Every line that contains the word "Series" is to be copied from the listing.

Start of Provided records

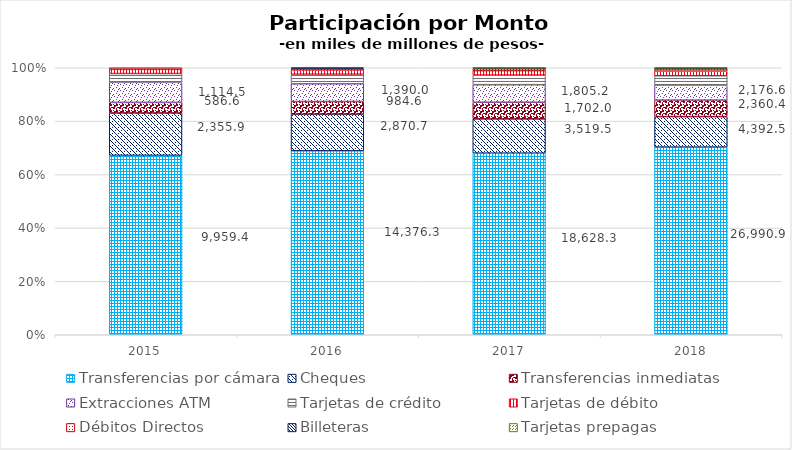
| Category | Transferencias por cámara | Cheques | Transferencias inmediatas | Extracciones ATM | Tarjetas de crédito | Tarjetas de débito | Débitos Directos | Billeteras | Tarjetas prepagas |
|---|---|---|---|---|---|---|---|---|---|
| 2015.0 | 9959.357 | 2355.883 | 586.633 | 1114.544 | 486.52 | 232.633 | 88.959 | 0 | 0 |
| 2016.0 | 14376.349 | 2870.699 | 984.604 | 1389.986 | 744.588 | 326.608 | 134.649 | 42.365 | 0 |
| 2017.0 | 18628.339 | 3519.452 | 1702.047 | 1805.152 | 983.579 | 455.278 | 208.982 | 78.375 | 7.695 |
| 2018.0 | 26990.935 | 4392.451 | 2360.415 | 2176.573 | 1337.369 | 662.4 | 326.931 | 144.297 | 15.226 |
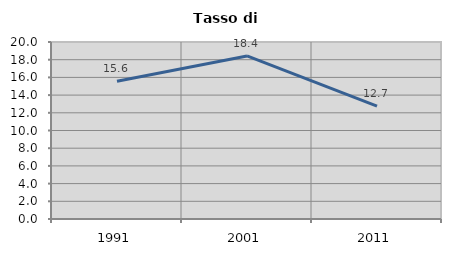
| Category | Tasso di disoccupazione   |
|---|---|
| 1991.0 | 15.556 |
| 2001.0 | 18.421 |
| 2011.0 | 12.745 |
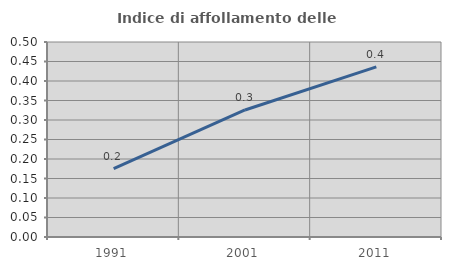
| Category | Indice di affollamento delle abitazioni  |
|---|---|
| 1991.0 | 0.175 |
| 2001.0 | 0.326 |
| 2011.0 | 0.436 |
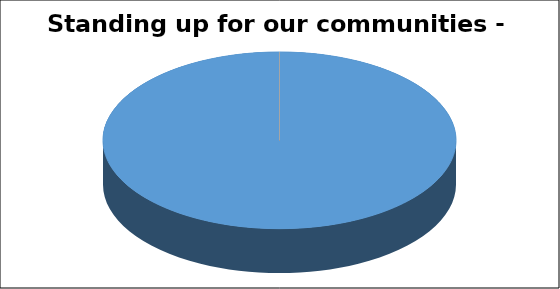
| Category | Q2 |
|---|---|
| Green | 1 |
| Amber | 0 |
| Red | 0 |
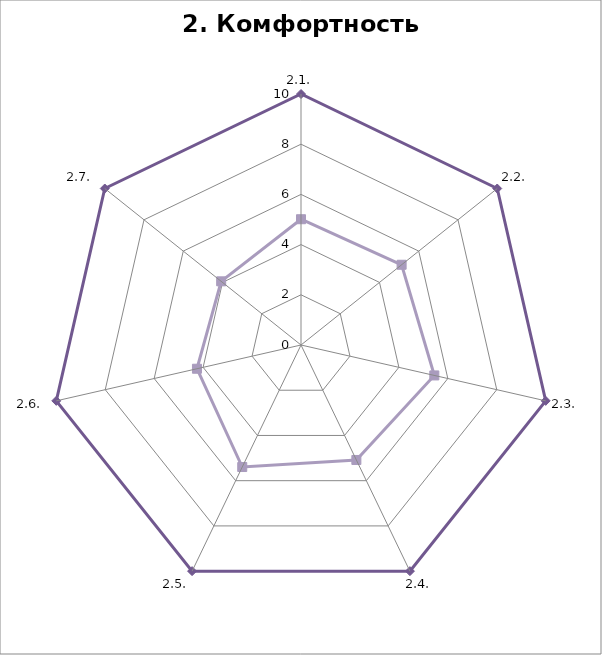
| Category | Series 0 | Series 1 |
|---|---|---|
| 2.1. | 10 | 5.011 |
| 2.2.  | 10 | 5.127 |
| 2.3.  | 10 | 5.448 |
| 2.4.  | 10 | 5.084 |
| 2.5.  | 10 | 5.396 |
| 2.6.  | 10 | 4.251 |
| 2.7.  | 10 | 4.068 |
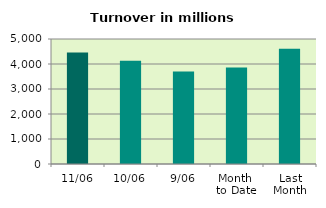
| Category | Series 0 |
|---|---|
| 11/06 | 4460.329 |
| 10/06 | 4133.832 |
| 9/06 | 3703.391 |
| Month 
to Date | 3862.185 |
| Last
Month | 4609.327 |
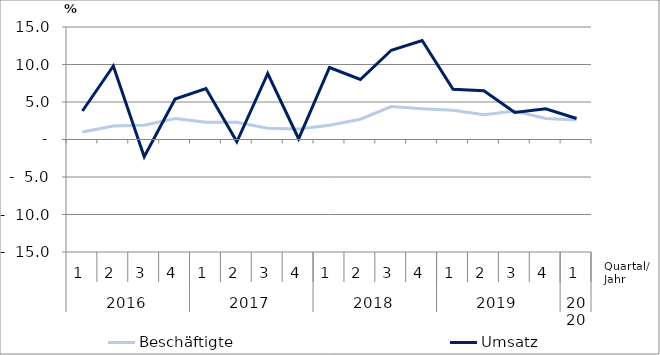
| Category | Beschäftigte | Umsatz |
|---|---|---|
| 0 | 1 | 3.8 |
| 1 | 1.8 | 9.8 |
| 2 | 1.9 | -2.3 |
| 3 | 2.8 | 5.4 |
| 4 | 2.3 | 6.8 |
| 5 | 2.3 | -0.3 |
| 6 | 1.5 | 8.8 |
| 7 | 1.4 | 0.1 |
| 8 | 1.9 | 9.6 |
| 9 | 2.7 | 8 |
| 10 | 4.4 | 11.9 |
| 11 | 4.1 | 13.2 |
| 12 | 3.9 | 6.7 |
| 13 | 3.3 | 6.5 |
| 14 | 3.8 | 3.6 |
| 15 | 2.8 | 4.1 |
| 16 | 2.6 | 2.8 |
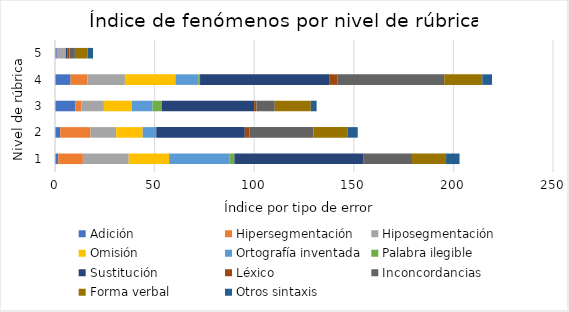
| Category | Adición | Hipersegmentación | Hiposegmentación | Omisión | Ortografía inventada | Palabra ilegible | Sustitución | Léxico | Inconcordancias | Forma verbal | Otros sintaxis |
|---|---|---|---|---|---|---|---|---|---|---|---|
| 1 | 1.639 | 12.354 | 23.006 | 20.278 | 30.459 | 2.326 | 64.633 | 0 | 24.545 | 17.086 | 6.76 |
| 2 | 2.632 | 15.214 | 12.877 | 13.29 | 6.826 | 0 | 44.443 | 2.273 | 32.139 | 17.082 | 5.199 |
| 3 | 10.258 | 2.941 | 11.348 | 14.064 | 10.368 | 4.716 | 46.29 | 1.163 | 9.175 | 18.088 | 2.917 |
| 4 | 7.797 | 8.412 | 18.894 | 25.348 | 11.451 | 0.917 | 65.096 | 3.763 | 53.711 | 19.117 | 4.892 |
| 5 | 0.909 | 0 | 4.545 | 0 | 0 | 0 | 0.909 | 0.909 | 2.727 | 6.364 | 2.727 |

End of Provided records

Response to the exercise:
| Category | Series 0 | Series 1 |
| Category | Series 0 |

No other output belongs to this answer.